Crystallisation of zeolitic molecular sieves: direct measurements of the growth behaviour of single crystals as a function of synthesis conditions

Abstract

A technique is described for the milligram-scale synthesis of zeolitic molecular sieves in sealed capillary tubes. The method is ideally suited to the measurement of the linear growth rates of individual crystals. Spectroscopic characterisation of individual crystals within the sealed capillaries has been demonstrated. Detailed results for growth rates as a function of synthesis temperature and composition are presented for the isostructural zeolite ZSM-5 and silica molecular sieve silicalite (MFI framework). Length growth rates follow the Arrhenius law over a wide temperature range and have an apparent activation energy of 80 ± 3 kJ mol^–1. Width growth rates show more complex behaviour and yield apparent activation energies in the range 62–81 kJ mol^–1, depending upon the temperature range chosen and the synthesis conditions.
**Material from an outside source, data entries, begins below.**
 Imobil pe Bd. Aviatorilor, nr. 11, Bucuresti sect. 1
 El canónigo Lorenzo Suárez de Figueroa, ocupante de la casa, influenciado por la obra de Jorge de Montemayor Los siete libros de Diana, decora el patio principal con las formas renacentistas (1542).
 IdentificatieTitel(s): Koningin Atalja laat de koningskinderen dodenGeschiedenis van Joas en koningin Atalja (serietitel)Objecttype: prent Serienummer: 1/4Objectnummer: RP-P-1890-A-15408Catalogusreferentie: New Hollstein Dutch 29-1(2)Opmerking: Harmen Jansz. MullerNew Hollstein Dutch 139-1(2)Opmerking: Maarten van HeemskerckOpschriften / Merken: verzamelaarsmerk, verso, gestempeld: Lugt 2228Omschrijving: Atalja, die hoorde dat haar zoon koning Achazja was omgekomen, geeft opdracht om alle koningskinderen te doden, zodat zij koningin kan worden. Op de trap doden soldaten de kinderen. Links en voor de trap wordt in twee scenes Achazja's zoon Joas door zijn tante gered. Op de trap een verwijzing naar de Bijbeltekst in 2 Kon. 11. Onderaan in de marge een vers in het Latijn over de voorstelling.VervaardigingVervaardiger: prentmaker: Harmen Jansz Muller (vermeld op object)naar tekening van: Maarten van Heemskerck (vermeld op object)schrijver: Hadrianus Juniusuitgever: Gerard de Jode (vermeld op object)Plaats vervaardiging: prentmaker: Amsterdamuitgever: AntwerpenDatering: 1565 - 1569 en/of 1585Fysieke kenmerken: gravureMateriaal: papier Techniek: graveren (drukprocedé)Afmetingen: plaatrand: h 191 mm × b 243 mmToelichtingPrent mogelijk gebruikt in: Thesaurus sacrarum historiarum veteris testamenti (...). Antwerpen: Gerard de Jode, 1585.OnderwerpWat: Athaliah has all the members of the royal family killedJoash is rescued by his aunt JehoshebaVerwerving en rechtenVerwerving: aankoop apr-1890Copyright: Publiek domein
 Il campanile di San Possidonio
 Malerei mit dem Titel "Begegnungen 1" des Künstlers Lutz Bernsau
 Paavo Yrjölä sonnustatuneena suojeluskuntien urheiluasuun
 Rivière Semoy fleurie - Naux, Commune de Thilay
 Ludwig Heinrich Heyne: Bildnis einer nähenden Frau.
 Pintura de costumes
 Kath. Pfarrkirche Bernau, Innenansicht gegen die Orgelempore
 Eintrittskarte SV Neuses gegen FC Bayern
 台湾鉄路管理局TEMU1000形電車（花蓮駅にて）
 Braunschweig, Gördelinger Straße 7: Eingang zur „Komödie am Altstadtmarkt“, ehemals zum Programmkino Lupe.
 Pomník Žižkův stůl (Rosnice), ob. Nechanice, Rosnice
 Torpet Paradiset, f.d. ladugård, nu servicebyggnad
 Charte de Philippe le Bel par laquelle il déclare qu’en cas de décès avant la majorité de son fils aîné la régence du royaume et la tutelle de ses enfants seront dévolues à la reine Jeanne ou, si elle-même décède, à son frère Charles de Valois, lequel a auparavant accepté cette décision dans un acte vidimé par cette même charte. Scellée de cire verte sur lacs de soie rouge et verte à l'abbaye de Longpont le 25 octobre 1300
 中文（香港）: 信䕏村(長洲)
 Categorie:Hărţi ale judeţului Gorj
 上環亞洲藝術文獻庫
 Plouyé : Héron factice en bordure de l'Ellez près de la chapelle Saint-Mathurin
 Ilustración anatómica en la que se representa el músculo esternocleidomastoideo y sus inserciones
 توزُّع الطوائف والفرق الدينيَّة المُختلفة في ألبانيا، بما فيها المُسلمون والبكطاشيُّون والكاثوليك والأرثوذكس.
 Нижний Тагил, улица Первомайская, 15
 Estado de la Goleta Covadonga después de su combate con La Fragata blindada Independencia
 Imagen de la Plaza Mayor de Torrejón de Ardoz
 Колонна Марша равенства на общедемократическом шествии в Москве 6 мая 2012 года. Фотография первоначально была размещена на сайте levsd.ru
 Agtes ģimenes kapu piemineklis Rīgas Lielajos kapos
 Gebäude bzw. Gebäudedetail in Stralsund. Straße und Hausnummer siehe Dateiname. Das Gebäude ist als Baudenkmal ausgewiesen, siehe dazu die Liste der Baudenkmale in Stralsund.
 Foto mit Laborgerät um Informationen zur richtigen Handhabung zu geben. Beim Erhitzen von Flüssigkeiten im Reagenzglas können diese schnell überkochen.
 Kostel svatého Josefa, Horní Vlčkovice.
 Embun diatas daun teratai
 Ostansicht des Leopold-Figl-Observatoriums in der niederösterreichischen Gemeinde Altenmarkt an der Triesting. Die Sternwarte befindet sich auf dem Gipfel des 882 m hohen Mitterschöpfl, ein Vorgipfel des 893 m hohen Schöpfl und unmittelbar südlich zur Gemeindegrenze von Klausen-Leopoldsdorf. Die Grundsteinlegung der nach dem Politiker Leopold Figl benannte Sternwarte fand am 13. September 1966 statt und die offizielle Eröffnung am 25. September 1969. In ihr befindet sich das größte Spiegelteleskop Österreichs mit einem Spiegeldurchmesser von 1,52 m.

The crystal aspect ratio is found to increase with increasing temperature and also when the crystals are growing under chemical constraint. The maximum value observed for the length growth rate {0.5 dl/dt=(1.9–2.0)× 10^–2µm h^–1} at 368 K agrees well with that found in earlier studies, and it is suggested that this represents a rate limit dependent upon the integration of growth species into the crystal surface. Addition of aluminium compounds, tetramethylammonium salts or ethanol reduces the growth rate, and a number of possible mechanisms are suggested. Some observations have also been made on zeolites EU-1 (EUO), ZSM-39 (MTN) and ZSM-48.